(Source material Opens)

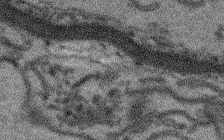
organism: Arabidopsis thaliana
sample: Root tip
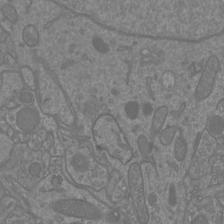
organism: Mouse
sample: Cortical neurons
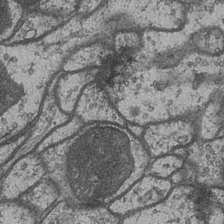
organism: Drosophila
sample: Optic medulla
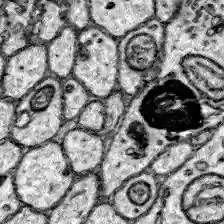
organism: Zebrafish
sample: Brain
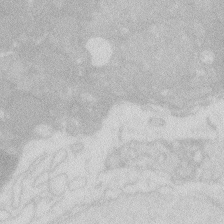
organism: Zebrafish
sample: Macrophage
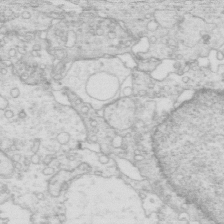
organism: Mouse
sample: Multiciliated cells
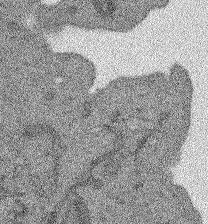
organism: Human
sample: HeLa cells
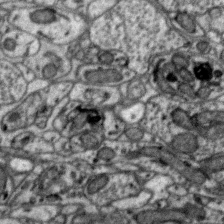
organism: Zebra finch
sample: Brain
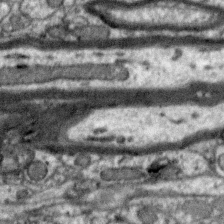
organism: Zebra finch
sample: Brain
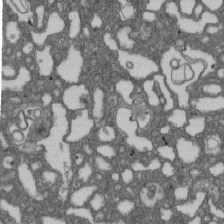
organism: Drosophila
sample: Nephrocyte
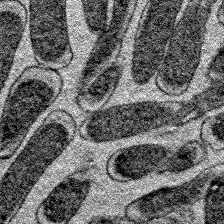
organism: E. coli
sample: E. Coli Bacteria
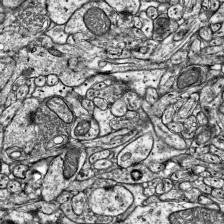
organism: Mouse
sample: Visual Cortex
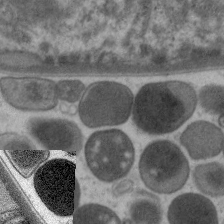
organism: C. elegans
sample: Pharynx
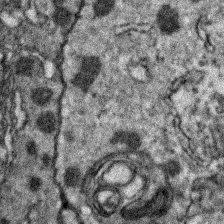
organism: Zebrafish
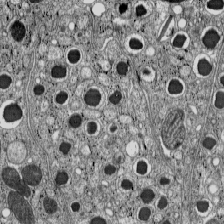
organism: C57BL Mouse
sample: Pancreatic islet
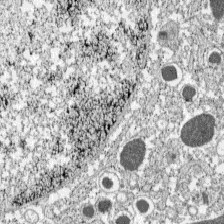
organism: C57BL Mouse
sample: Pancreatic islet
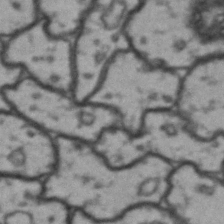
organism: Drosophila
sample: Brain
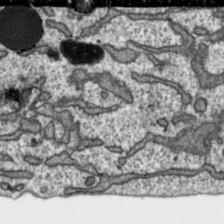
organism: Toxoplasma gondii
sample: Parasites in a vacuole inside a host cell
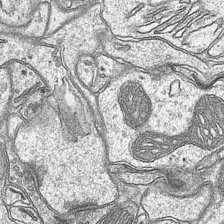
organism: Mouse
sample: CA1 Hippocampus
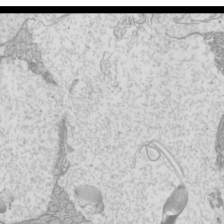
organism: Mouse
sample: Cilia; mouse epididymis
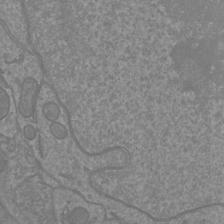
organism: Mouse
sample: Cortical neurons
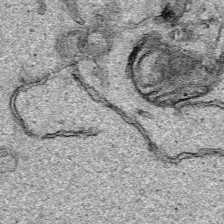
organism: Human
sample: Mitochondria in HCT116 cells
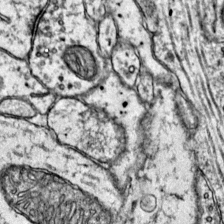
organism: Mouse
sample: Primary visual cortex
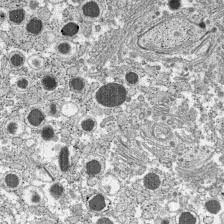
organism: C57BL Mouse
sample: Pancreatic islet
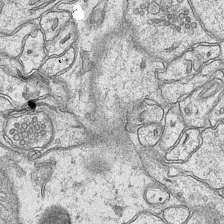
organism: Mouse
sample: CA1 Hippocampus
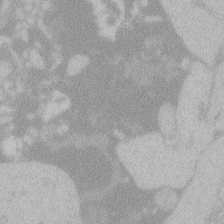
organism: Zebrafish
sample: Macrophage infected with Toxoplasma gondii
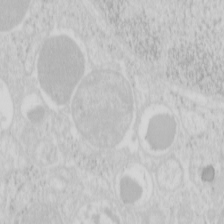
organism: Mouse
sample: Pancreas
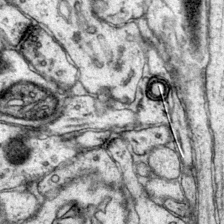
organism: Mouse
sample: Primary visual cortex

(Source material Closes)
(Source material Opens)

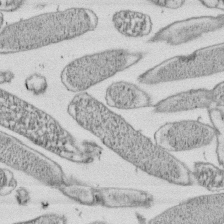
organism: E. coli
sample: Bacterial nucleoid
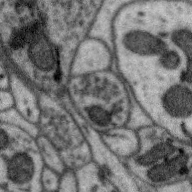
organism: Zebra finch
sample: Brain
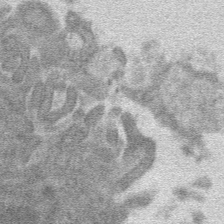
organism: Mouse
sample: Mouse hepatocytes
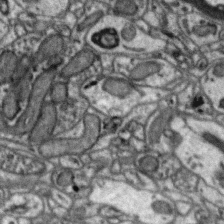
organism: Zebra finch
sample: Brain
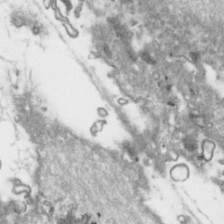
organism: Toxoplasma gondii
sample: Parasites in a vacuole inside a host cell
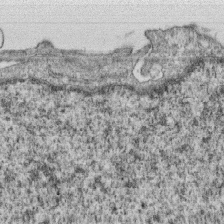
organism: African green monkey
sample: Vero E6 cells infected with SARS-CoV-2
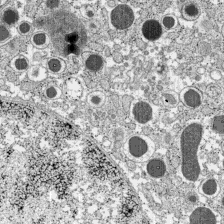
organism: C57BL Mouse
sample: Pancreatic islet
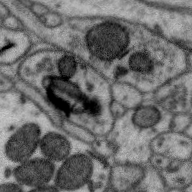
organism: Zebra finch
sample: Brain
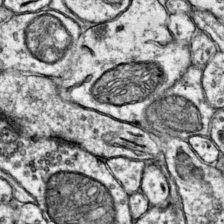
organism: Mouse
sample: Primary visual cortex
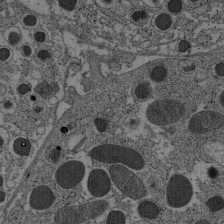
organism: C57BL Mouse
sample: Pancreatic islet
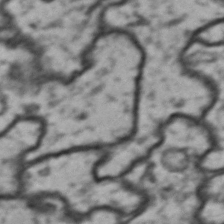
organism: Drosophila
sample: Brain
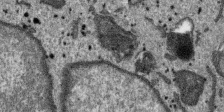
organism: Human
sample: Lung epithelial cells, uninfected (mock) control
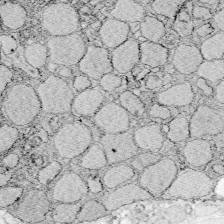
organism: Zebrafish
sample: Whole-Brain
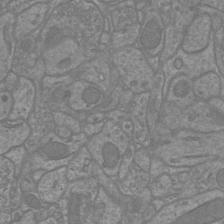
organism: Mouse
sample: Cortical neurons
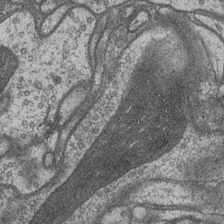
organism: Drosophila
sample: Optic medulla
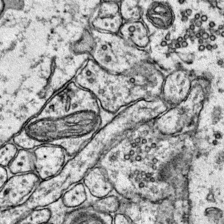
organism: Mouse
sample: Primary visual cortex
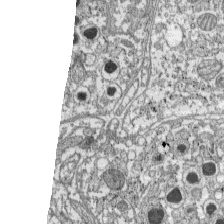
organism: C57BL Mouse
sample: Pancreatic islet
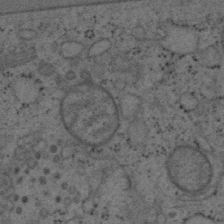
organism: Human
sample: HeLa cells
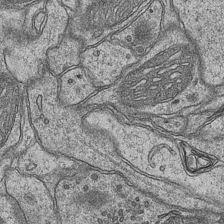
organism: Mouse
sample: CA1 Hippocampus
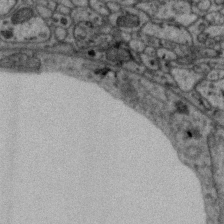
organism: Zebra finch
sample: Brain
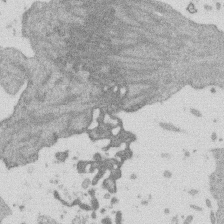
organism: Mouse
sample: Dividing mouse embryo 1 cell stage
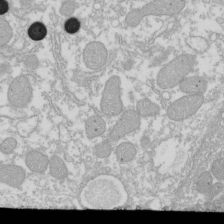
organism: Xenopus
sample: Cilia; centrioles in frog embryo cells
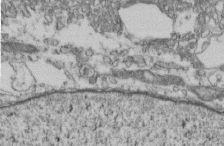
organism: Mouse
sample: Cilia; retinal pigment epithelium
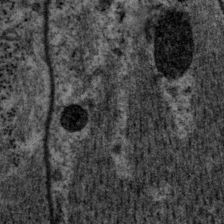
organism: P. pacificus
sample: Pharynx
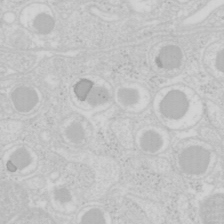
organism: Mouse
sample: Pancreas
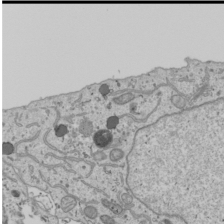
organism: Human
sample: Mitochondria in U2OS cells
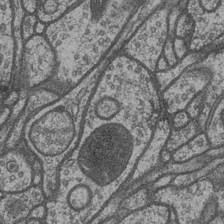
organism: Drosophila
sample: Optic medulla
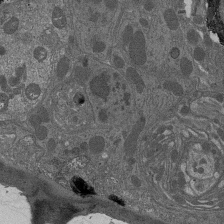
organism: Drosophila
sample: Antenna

(Source material Closes)
(Source material Opens)

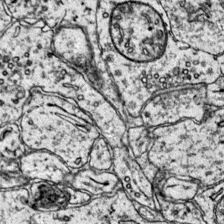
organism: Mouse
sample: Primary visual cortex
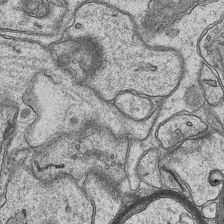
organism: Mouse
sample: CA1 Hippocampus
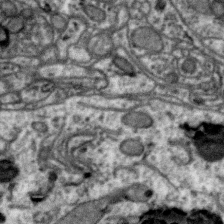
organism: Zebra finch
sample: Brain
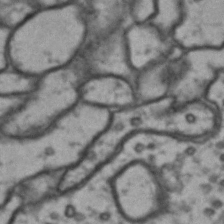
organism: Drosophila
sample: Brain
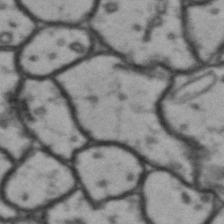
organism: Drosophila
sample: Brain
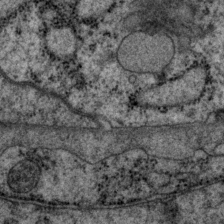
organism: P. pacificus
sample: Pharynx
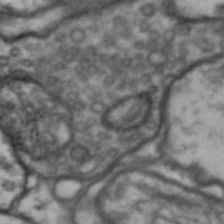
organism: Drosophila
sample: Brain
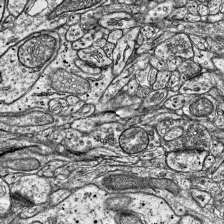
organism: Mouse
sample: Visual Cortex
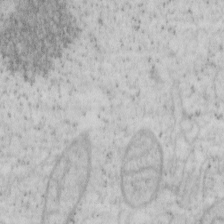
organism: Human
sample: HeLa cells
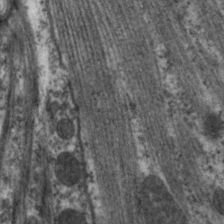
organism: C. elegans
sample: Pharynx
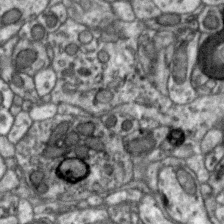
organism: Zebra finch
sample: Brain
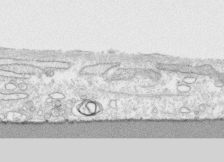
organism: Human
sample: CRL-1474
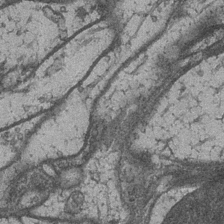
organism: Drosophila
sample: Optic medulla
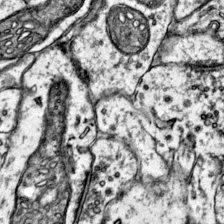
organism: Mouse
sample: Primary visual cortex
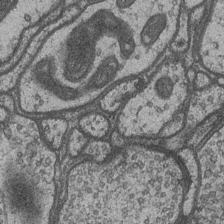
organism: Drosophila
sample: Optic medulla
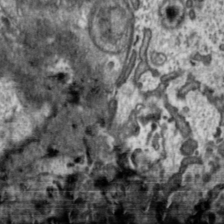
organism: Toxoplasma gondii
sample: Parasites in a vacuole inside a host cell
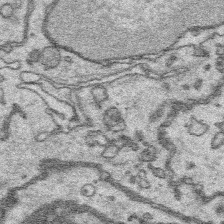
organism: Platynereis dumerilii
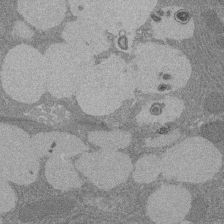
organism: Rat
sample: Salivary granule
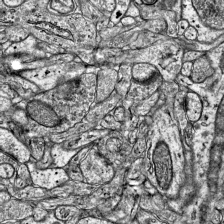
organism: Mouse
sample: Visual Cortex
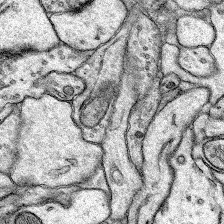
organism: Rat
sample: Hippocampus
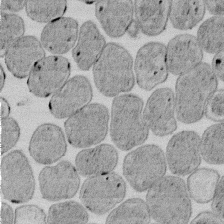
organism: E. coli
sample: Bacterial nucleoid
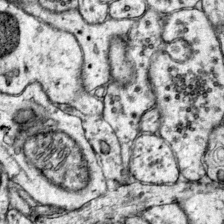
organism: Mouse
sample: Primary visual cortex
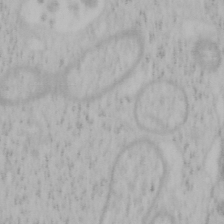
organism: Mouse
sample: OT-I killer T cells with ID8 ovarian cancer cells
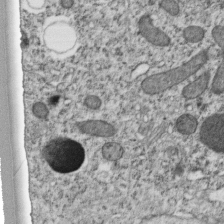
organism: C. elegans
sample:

(Source material Closes)

Your task — Only one stretch of the data is wanted: write out exactly the lines from the one holding "organism: Arabidopsis thaliana" through the one holding "sample: Cilia; mouse epididymis", both included, without the pictures.

Written answer —
organism: Arabidopsis thaliana
sample: Root tip
organism: Mouse
sample: Cortical neurons
organism: Drosophila
sample: Optic medulla
organism: Zebrafish
sample: Brain
organism: Zebrafish
sample: Macrophage
organism: Mouse
sample: Multiciliated cells
organism: Human
sample: HeLa cells
organism: Zebra finch
sample: Brain
organism: Zebra finch
sample: Brain
organism: Drosophila
sample: Nephrocyte
organism: E. coli
sample: E. Coli Bacteria
organism: Mouse
sample: Visual Cortex
organism: C. elegans
sample: Pharynx
organism: Zebrafish
organism: C57BL Mouse
sample: Pancreatic islet
organism: C57BL Mouse
sample: Pancreatic islet
organism: Drosophila
sample: Brain
organism: Toxoplasma gondii
sample: Parasites in a vacuole inside a host cell
organism: Mouse
sample: CA1 Hippocampus
organism: Mouse
sample: Cilia; mouse epididymis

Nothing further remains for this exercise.